Adekunle Adeyinka
666 posts

Adekunle Adeyinka
@Mayskit4luv
A Chemist 🧪 | An Overthinker | I am who I am | A coincidence no less unthinkable than any other | Obs Protocol! Love Yours 💼












No, a dog NORMALLY won't go mad simply because it eats a pouched that's intestine. However, I have an interesting idea about the scenario that brought about the myth. Picture this: A pouched rat was foraging. It came across some kolanuts that had just dropped from the tree. It ate some, kept some in its cheek pouch and took them to its burrow. Since it has enough supply of food, it kept eating more and more of the kolanuts. Now, there are tiny bits of kolanuts in its stomach and its intestinal walls are saturated with theobromine and caffeine from the kolanuts.

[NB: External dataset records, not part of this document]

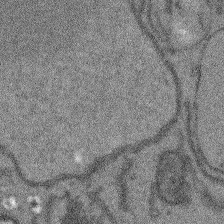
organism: Arabidopsis thaliana
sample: Root tip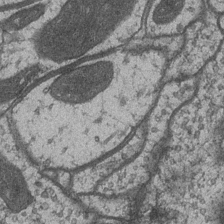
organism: Drosophila
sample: Optic medulla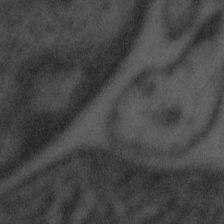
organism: Tuwongella immobilis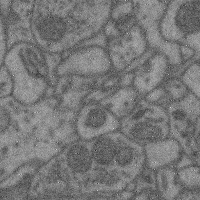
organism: Mouse
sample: Cerebral cortex

Just then, some hunters came with their dogs, they hunted this pouched rat and probably some other animals too. When they got home, they prepared the rat and removed its intestine for the dog(s) to eat. Within five hours of eating the pouched rat's intestine, the dog(s) started vomiting and stooling. They were panting heavily, urinating like their life depended on it and breathing erratically. A few minutes later, they were displaying hyperactivity, restlessness, muscle tremors, and later, convulsions or seizures. The dogs later died. The hunters, seeing this, concluded that the pouched rat's intestine must have caused this. Even though they made an observation and drew inference from their observation, they didn't test their hypothesis. If they had given another pouched rat's intestine to dogs another day, they would have known that a normal intestine won't drive a dog mad or kill it. I guess they were too afraid of losing their dogs to try it. What they experience is as a result of the theobromine and caffeine (from kolanuts) in the rat's intestine.